When asked about what kind of mother Hayley would be, Levitan had this to say: “She’s going to be very strong-minded, and Haley strikes me as a very practical person, like the way that she parented Lily when Lily was having her first period. Haley might kind of just say it like it is, and I think she and Dylan will have very different styles. And at the same time, like a lot of new mothers especially with twins and especially if you have a busy job with a demanding boss, she will get overwhelmed quite a bit. But at the end of the day, I think she will be a fierce and ferocious protector of her kids.”
Hyland elaborated upon this, saying, “There will definitely be a learning curve. I think Claire is terrified for Haley because she was her. But I think she forgets how well she actually handles things.”
Of course, Hayley will also have the support of her parents, Phil and Claire. This is something that fans have to look forward to in season 11. At the beginning, Leviton reveals that Hayley and Dylan will continue to live in their house. “The way that we have it designed is that it really affects the entire Dunphy household on a regular basis,” said Levitan. “We gave them twins because they’re going to need more help, and it gives Phil and Claire and the rest of the family something to really be engaged with.”

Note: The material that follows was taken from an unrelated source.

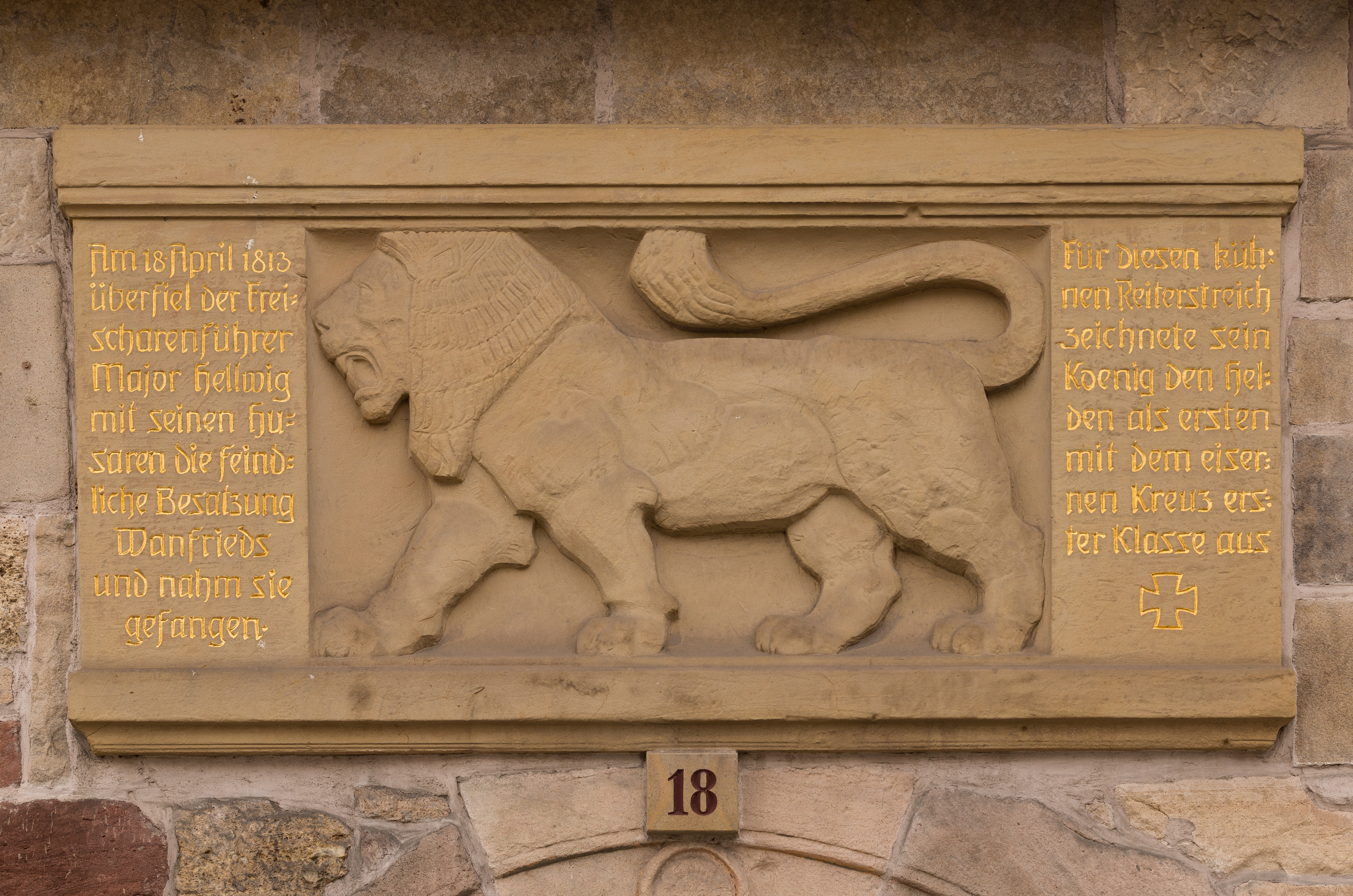 Am 9. November 1913 eingeweihte Gedenktafel zu Ehren des preußischen Offiziers Friedrich von Hellwig. Die Tafel ist über dem Eingang des Wanfrieder Rathauses (Marktstraße 18) angebracht. Auf der Tafel ist folgender Text zu lesen: "Am 18. April 1813 überfiel der Freischarenführer Major Hellwig mit seinen Husaren die feindliche Besatzung Wanfrieds und nahm sie gefangen. Für diesen kühnen Reiterstreich zeichnete sein Koenig den Helden als ersten mit dem eisernen Kreuz erster Klasse aus"
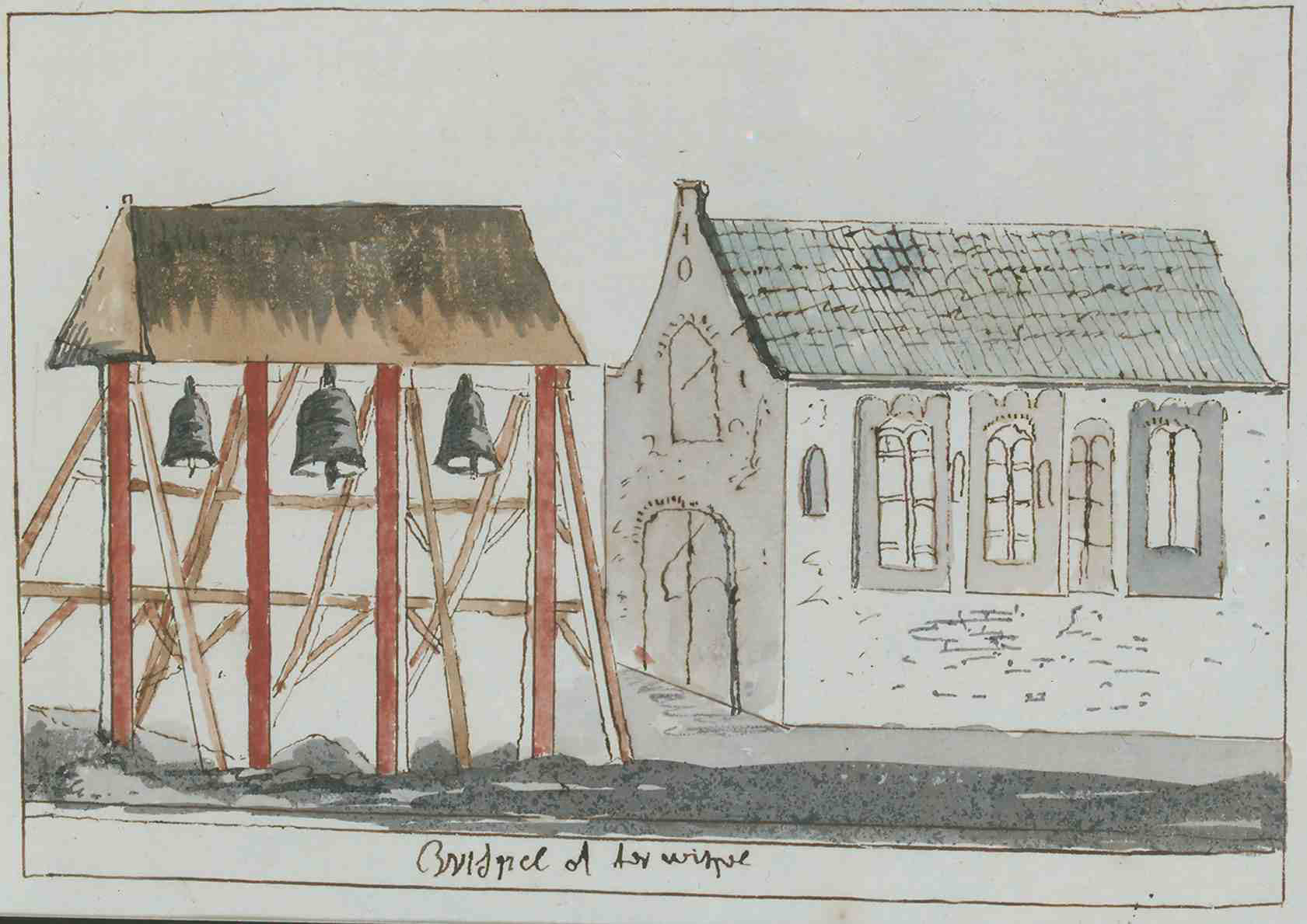 Korte Beschreijving van de Steden Dorpen Gehugten en Heeren-huizen der Heerlykheid Vriesland Benevens Desselfs Afbeeldingen Meest na 't leven getekent By een Vergaderdt Door Andries Schoemaker

Leviton also revealed that the next season might be shorter than its predecessors, and that he and Christopher Lloyd, co-creator, hope to conclude the series with an 18-episode season. As contrast, former seasons have been 22. This will end Modern Family on its 250th episode. “That’s a nice round number,” remarked Leviton. But nothing is set in stone. “[I]f it makes sense creatively to do more, we’re possibly open to that.”
Season 11’s premiere date has yet to be revealed, but in the meantime fans have 10 year’s worth of episodes to re-watch in preparation for the series finale.